Test resultsopen allclose all
Species / strain:
other: S. typhimurium TA 1535, TA 1537, TA 98 and TA 102
Metabolic activation:
with and without
Genotoxicity:
negative
Remarks:
reproducible in both tests
Cytotoxicity / choice of top concentrations:
cytotoxicity
Remarks:
>= 250 µg/pl., depending on strain and presence of S9
Vehicle controls validity:
valid
Untreated negative controls validity:
valid
Positive controls validity:
valid
Species / strain:
S. typhimurium TA 100
Metabolic activation:
with
Genotoxicity:
ambiguous
Remarks:
reproducible in both tests at >= 2000 µg/pl.
Cytotoxicity / choice of top concentrations:
cytotoxicity
Remarks:
reproducible in both tests at >= 1000 µg/pl.
Vehicle controls validity:
valid
Untreated negative controls validity:
valid
Positive controls validity:
valid

Any other information on results incl. tables

Summary:

No biologically relevant increases in revertant colony numbers were observed in the four tester strains, TA 1535, TA 1537, TA 98 and TA 102, following treatment with Novares LA 300, either in the presence or in the absence of metabolic activation.
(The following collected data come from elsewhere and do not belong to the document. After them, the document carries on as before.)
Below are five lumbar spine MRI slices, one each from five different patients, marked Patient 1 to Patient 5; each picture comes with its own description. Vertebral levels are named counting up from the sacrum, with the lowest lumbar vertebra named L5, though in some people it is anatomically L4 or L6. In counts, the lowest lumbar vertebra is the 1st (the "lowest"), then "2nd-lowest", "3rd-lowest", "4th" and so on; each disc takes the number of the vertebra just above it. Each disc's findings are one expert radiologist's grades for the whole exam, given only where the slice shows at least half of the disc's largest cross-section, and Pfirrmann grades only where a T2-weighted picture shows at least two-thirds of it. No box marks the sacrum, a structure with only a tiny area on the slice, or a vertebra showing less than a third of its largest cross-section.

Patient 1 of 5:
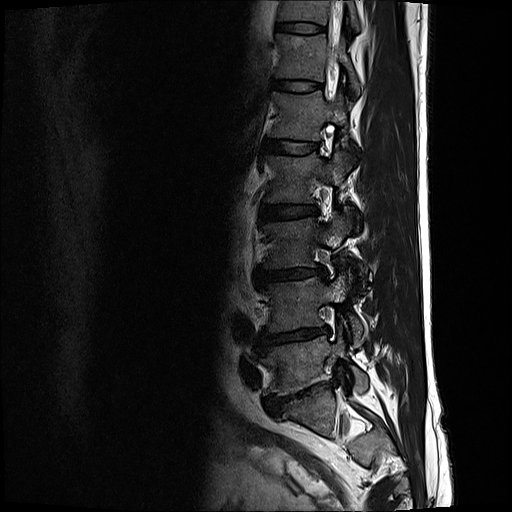 Slice 4 of 17; Field of view 300x300 mm; T2-weighted sagittal MRI of the lumbar spine; Patient sex: M; Image 512x512

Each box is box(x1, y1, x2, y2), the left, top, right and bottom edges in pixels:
Structures:
- L1 vertebra: box(271, 90, 346, 140)
- L4: box(260, 275, 364, 347)
- L3: box(266, 216, 349, 267)
- T11 vertebra: box(276, 0, 361, 32)
- disc T12/L1: box(272, 79, 321, 91)
- L5/S1: box(266, 383, 322, 414)
- disc L3/L4: box(258, 267, 326, 280)
- disc L4/L5: box(261, 326, 328, 346)
- L5: box(262, 334, 368, 395)
- T12 vertebra: box(275, 33, 360, 92)
- spinal canal: box(337, 1, 343, 12)
- L1/L2: box(266, 139, 318, 154)
- disc L2/L3: box(260, 204, 316, 221)
- L2 vertebra: box(264, 144, 349, 203)
- disc T11/T12: box(274, 21, 325, 33)

Degenerative findings by level:
  T12/L1: Pfirrmann grade 2
  L1/L2: Pfirrmann grade 2
  L3/L4: Pfirrmann grade 3, disc narrowing, disc bulging
  L4/L5: Pfirrmann grade 5, Modic type II, disc bulging, lower-endplate change, disc narrowing
  L2/L3: Pfirrmann grade 2
  T11/T12: Pfirrmann grade 2

Patient 2 of 5:
Lumbar spine MR, T2-weighted, sagittal, Patient sex: F, Scanner: SIEMENS Avanto_fit (1.5T), Sagittal slice index 6, Image 384x387

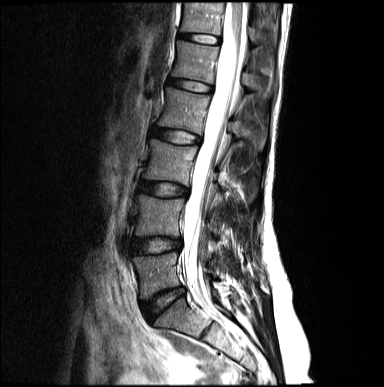
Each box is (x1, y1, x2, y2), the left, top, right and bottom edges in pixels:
Intervertebral disc L2/L3 at (152, 127, 200, 144), T12 vertebra at (180, 2, 259, 44), L3 at (142, 139, 221, 205), L4/L5 at (133, 238, 180, 253), L5 vertebra at (133, 252, 224, 298), T12/L1 at (178, 34, 218, 44), L5/S1 at (142, 288, 184, 320), L3/L4 at (139, 181, 188, 197), L1/L2 at (168, 78, 211, 92), L2 vertebra at (158, 87, 266, 148), L1 vertebra at (172, 41, 271, 97), L4 at (136, 195, 215, 248), thecal sac / spinal canal at (183, 1, 247, 291).

Per-level radiological findings:
- L1/L2: Pfirrmann grade 2
- T12/L1: Pfirrmann grade 2
- L5/S1: Pfirrmann grade 2, disc narrowing, disc bulging
- L4/L5: Pfirrmann grade 2, disc bulging
- L2/L3: Pfirrmann grade 2
- L3/L4: Pfirrmann grade 2, disc bulging

Patient 3 of 5:
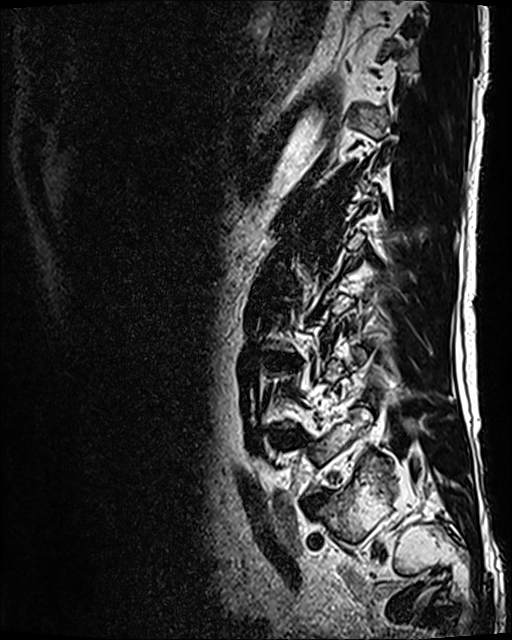
Sagittal slice index 30, Field of view 240x300 mm, T2 SPACE (3D) sagittal MRI of the lumbar spine

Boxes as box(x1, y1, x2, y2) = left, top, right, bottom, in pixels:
Segmented structures:
• 2nd-lowest disc: box(275, 431, 305, 446)
• 3rd-lowest disc: box(266, 353, 293, 364)
• lowest disc: box(305, 492, 328, 511)

Patient 4 of 5:
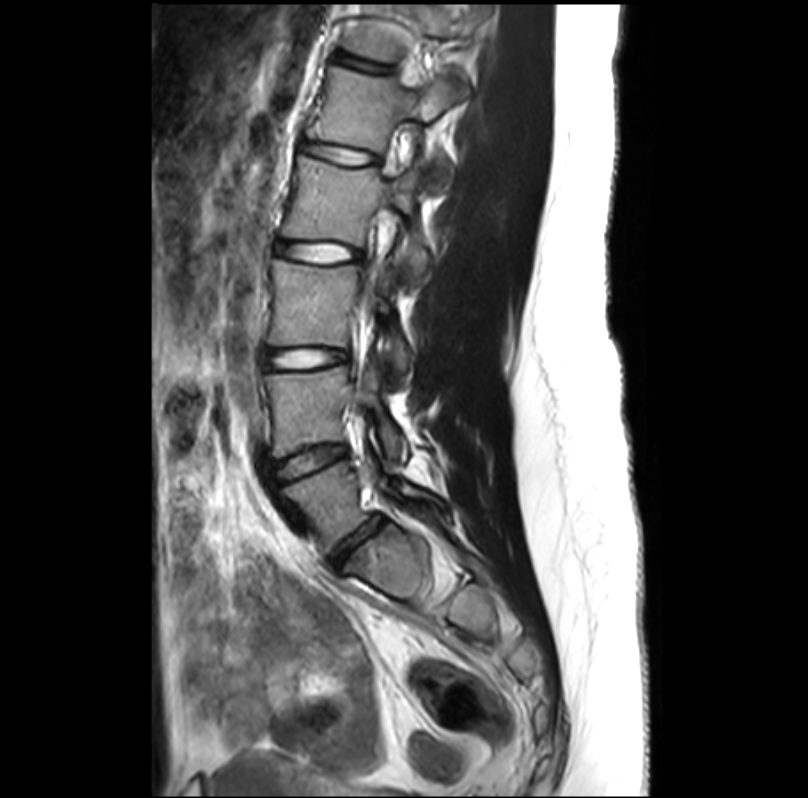 Patient sex: F | MRI lumbar spine (T2-weighted), sagittal plane | Sagittal slice index 20 | 808x798 px
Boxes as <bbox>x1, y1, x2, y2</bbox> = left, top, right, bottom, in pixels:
L3/L4 at <bbox>265, 349, 347, 367</bbox>, L4 at <bbox>265, 365, 407, 457</bbox>, T12/L1 at <bbox>337, 53, 393, 73</bbox>, L1 vertebra at <bbox>307, 66, 466, 191</bbox>, T12 vertebra at <bbox>344, 5, 485, 61</bbox>, disc L2/L3 at <bbox>276, 240, 360, 262</bbox>, L5/S1 at <bbox>333, 515, 380, 564</bbox>, spinal canal at <bbox>363, 216, 391, 309</bbox>, L2 vertebra at <bbox>282, 156, 431, 285</bbox>, L5 at <bbox>282, 457, 445, 552</bbox>, disc L1/L2 at <bbox>301, 143, 376, 164</bbox>, L4/L5 at <bbox>270, 445, 345, 480</bbox>, L3 at <bbox>269, 260, 412, 372</bbox>.

Radiological gradings:
- L1/L2: Pfirrmann grade 1
- L5/S1: disc narrowing
- L3/L4: Pfirrmann grade 1, disc bulging
- L4/L5: Pfirrmann grade 1
- L2/L3: Pfirrmann grade 1
- T12/L1: no Modic or endplate change, herniation, narrowing, bulging or spondylolisthesis recorded

Patient 5 of 5:
711x707 px; Slice 5/20; T2-weighted sagittal MRI of the lumbar spine; Patient sex: F

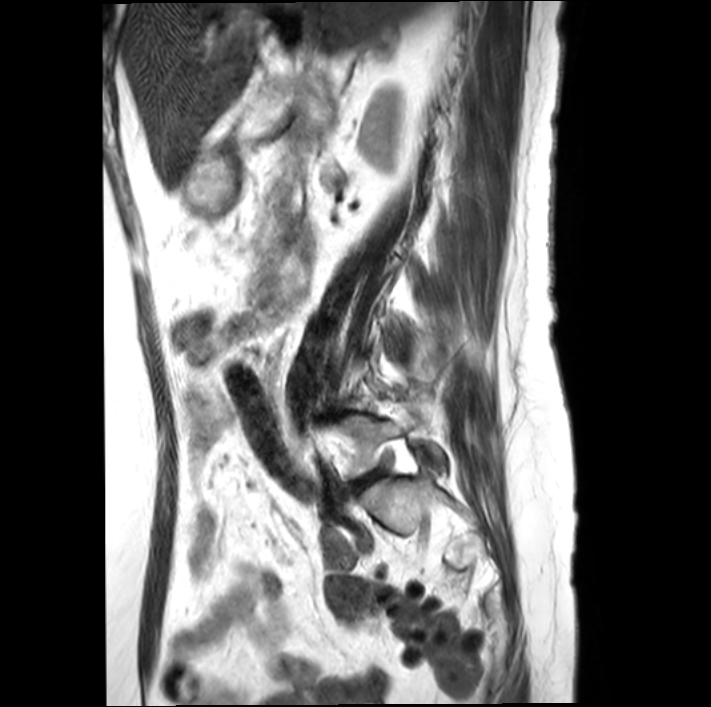

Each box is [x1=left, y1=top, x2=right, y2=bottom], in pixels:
Intervertebral disc L5/S1: [x1=361, y1=472, x2=377, y2=485].
L5: [x1=328, y1=402, x2=444, y2=476].
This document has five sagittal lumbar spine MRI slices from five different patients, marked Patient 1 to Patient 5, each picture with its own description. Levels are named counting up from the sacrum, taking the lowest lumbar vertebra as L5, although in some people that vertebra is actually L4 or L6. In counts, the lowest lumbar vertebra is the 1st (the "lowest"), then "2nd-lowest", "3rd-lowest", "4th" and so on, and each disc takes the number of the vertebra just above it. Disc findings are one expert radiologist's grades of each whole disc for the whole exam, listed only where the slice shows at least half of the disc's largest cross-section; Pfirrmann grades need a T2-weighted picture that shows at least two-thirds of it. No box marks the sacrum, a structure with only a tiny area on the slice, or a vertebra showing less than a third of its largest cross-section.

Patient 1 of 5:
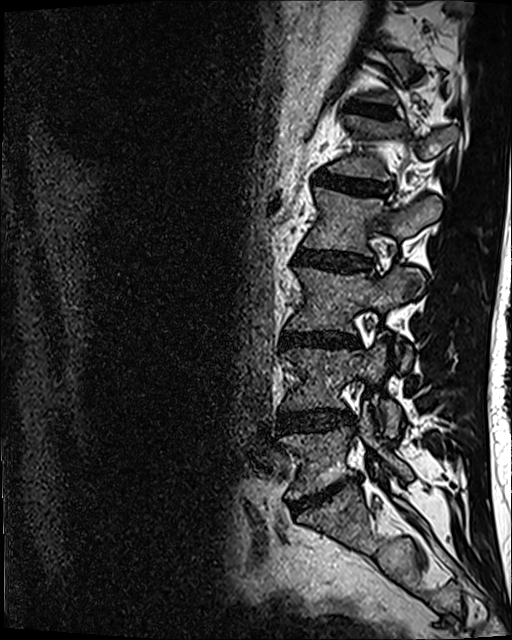 Image 512x640; Sagittal T2 SPACE (3D) lumbar spine MRI
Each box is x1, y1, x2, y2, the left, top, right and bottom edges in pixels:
Segmented structures:
* 6th disc: 350, 104, 394, 117
* 5th vertebra: 330, 114, 456, 181
* 2nd-lowest disc: 277, 410, 349, 430
* lowest vertebra: 280, 406, 412, 498
* 3rd-lowest vertebra: 288, 267, 422, 369
* lowest disc: 291, 477, 356, 512
* 4th disc: 295, 249, 370, 272
* 4th vertebra: 304, 187, 441, 255
* 3rd-lowest disc: 282, 331, 358, 346
* 5th disc: 317, 172, 388, 195
* 2nd-lowest vertebra: 283, 337, 401, 437

Radiological gradings:
- 2nd-lowest disc: Pfirrmann grade 3, disc narrowing, disc bulging
- 5th disc: Pfirrmann grade 4
- 3rd-lowest disc: Pfirrmann grade 4, disc bulging, lower-endplate change, disc narrowing
- 4th disc: Pfirrmann grade 3, disc bulging
- lowest disc: Modic type II, disc bulging, disc narrowing

Patient 2 of 5:
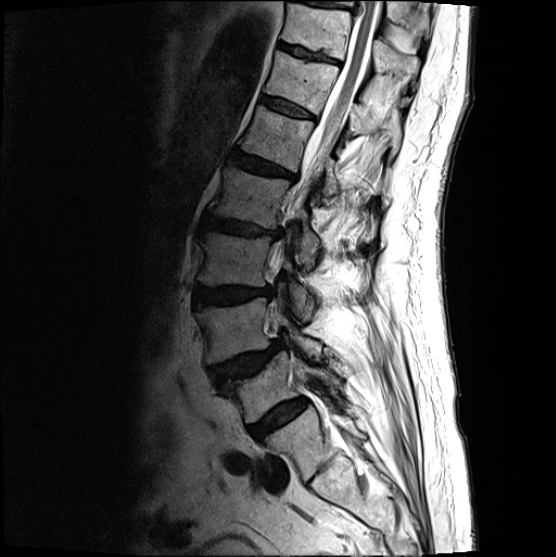 Sagittal slice index 12; Image 556x557; MRI lumbar spine (T2-weighted), sagittal plane
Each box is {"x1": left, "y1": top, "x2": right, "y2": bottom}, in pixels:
L1 at {"x1": 239, "y1": 104, "x2": 341, "y2": 196} | L2/L3 at {"x1": 201, "y1": 212, "x2": 282, "y2": 239} | L3 vertebra at {"x1": 198, "y1": 231, "x2": 313, "y2": 320} | L1/L2 at {"x1": 228, "y1": 150, "x2": 295, "y2": 180} | T11/T12 at {"x1": 278, "y1": 42, "x2": 340, "y2": 63} | T11 vertebra at {"x1": 281, "y1": 3, "x2": 419, "y2": 84} | IVD T12/L1 at {"x1": 261, "y1": 96, "x2": 315, "y2": 119} | L2 at {"x1": 208, "y1": 166, "x2": 319, "y2": 263} | L5 at {"x1": 225, "y1": 351, "x2": 340, "y2": 422} | L4 vertebra at {"x1": 196, "y1": 297, "x2": 321, "y2": 363} | L3/L4 at {"x1": 194, "y1": 286, "x2": 273, "y2": 308} | L5/S1 at {"x1": 247, "y1": 398, "x2": 307, "y2": 439} | L4/L5 at {"x1": 211, "y1": 341, "x2": 283, "y2": 384} | T12 at {"x1": 264, "y1": 51, "x2": 401, "y2": 141} | thecal sac / spinal canal at {"x1": 270, "y1": 0, "x2": 379, "y2": 269}

Per-level radiological findings:
  L1/L2: Pfirrmann grade 4, upper-endplate change, lower-endplate change, disc bulging
  L3/L4: Pfirrmann grade 4, disc bulging
  L5/S1: Pfirrmann grade 4
  T12/L1: Pfirrmann grade 3
  L4/L5: Pfirrmann grade 4, upper-endplate change, spondylolisthesis, disc herniation
  T11/T12: Pfirrmann grade 3, lower-endplate change
  L2/L3: Pfirrmann grade 4, disc bulging, lower-endplate change, upper-endplate change, disc narrowing

Patient 3 of 5:
Image 509x512; MRI lumbar spine (T1-weighted), sagittal plane; Slice 16/26

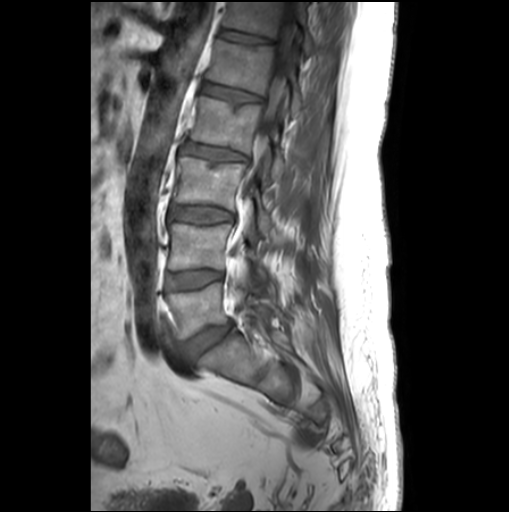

An unremarkable dose-related increase in the mutation rate was found in tester strain TA 100 under metabolic activation: a maximum mutation factor of 2.8 was reached at a dose of 4000 µg/plate. The mutagenic doses were cytotoxic as well.

All reference mutagens induced distinct increases of revertant colonies indicating the validity of the experiment.

Applicant's summary and conclusion

Conclusions:
In one (TA 100) out of five tester strains (other strains TA 1535, TA 1537, TA 98, TA 102), a weak mutagenic dose-related response was observed with metabolic activation. The maximum mutation factor reached was 2.8 at the test substance concentration of 4000 µg/plate. The mutagenic doses were cytotoxic as well.
Overall, the results is considered to be "ambiguous".